They "make energy seem unnecessary" say Heather Kappes and Gabriele Oettingen.  "By allowing people to consummate a desired future", the researchers explain, positive fantasies trigger the relaxation that would normally accompany actual achievement, rather than marshaling the energy needed to obtain it.

The researchers demonstrated this process across four studies. The first was the least convincing and read like a throwback to the 1960s. Women who were asked to fantasise positively about looking and feeling good in high-heeled shoes subsequently demonstrated lower energy, as revealed by their having lowing blood pressure, than did women asked to fantasise more critically about the pros and cons of wearing trendy, high-heeled shoes.

The research improved. In the second study, participants asked to fantasise positively about winning an essay contest subsequently reported feeling less energised than did participants asked to fantasise more negatively about their prospects.

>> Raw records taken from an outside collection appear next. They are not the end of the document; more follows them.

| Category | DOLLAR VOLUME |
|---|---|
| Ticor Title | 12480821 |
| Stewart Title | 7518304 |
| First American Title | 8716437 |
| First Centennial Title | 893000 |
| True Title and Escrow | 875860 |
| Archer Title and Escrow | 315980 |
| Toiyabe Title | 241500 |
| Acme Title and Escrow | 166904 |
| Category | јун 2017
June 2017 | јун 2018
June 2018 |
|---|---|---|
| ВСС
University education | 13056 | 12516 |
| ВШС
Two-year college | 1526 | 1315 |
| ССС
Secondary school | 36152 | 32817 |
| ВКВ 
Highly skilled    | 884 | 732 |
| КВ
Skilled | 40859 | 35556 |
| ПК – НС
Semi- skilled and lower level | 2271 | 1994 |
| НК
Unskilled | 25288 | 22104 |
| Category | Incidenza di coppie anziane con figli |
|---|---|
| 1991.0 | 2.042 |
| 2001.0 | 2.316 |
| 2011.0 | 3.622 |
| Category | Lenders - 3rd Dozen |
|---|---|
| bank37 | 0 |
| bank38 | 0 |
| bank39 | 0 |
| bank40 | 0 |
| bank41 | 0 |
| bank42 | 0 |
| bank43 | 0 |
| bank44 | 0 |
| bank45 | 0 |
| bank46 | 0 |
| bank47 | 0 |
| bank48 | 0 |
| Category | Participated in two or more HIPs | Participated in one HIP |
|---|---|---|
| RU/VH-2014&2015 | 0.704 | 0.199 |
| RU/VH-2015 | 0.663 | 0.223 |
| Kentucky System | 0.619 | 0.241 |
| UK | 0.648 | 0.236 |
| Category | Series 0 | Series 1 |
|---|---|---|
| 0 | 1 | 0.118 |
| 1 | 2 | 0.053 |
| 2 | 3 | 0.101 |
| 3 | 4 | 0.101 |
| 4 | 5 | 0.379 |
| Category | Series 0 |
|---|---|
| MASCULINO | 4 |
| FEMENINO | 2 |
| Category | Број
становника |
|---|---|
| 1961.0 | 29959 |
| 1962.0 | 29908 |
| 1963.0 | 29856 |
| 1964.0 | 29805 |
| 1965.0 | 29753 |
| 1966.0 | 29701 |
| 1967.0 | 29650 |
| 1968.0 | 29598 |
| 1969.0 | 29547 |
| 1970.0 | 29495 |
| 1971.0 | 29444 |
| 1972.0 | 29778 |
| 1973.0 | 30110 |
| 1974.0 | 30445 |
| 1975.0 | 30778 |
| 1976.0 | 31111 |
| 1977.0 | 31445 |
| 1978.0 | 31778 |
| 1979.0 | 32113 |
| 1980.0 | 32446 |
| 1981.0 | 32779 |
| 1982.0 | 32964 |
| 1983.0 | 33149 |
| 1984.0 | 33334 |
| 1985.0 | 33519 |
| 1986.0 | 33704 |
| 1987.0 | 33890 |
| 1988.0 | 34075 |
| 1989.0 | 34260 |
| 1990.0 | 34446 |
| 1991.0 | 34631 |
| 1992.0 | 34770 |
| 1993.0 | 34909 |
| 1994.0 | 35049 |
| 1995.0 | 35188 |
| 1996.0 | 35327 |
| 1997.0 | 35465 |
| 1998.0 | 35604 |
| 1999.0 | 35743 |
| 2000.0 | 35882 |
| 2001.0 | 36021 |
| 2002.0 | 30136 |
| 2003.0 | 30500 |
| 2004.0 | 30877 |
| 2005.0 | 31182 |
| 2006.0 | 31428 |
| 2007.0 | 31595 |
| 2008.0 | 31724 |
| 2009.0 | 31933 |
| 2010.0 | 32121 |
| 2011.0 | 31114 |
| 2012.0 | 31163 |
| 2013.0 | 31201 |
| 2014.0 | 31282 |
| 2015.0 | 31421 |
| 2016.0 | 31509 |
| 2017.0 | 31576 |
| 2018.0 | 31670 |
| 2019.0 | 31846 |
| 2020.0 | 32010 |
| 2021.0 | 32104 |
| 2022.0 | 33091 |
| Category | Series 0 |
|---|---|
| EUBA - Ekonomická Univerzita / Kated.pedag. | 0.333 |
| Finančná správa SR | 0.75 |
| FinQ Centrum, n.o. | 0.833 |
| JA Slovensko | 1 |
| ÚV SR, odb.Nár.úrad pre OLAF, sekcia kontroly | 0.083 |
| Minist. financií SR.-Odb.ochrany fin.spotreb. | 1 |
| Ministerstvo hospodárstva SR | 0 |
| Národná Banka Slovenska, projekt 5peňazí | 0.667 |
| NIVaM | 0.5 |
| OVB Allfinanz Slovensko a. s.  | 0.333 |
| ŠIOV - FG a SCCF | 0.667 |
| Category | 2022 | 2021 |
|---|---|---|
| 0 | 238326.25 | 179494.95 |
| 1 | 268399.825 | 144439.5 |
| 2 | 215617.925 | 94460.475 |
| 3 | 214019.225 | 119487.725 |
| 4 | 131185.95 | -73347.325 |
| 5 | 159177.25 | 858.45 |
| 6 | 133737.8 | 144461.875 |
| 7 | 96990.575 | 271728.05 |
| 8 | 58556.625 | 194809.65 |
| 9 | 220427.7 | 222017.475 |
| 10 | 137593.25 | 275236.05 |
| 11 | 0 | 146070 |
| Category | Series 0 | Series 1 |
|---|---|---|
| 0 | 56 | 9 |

Next, a positive fantasy about the coming week led participants to feel less energised, and when surveyed a week later, they'd achieved fewer of their week's goals, than had control participants who'd originally been asked to day-dream freely about the coming week.

Finally, Kappes and Oettingen highlighted the role of context, showing that positive fantasies about a pressing need are particularly de-energising. This elaborate study involved asking student participants to refrain from food and water for several hours, and then having some of them eat crackers (ostensibly as part of a taste test). For these super-thirsty participants it was a positive fantasy about a tall glass of icy water, not a fantasy about exam success, that led them to be de-energised (as indicated by a drop in blood pressure). For participants allowed to have a glass of water, by contrast, it was positive fantasies about exam success, not water, that led to them being de-energised.

Across all the studies, the researchers took pains to factor out other explanations - for example, they ruled out the effect of irritation, in case negative fantasies are energising by virtue of being irritating. They ruled out the possibility that some fantasies are easier to conjure than others. And they had a neutral fantasy condition, allowing them to confirm that positive fantasies really are de-energising, rather than it simply being that negative fantasies are energising.

So, is there any benefit to positive fantasies? From a survival perspective, if a goal, such as food or water, is unobtainable, there could be some advantage to enjoying a fantasy that switches you into a low-energy mode. Similarly, if a task fills you with dread and your short-term goal is relaxation, then indulging in positive fantasies about desired outcomes could be a way to reduce anxiety.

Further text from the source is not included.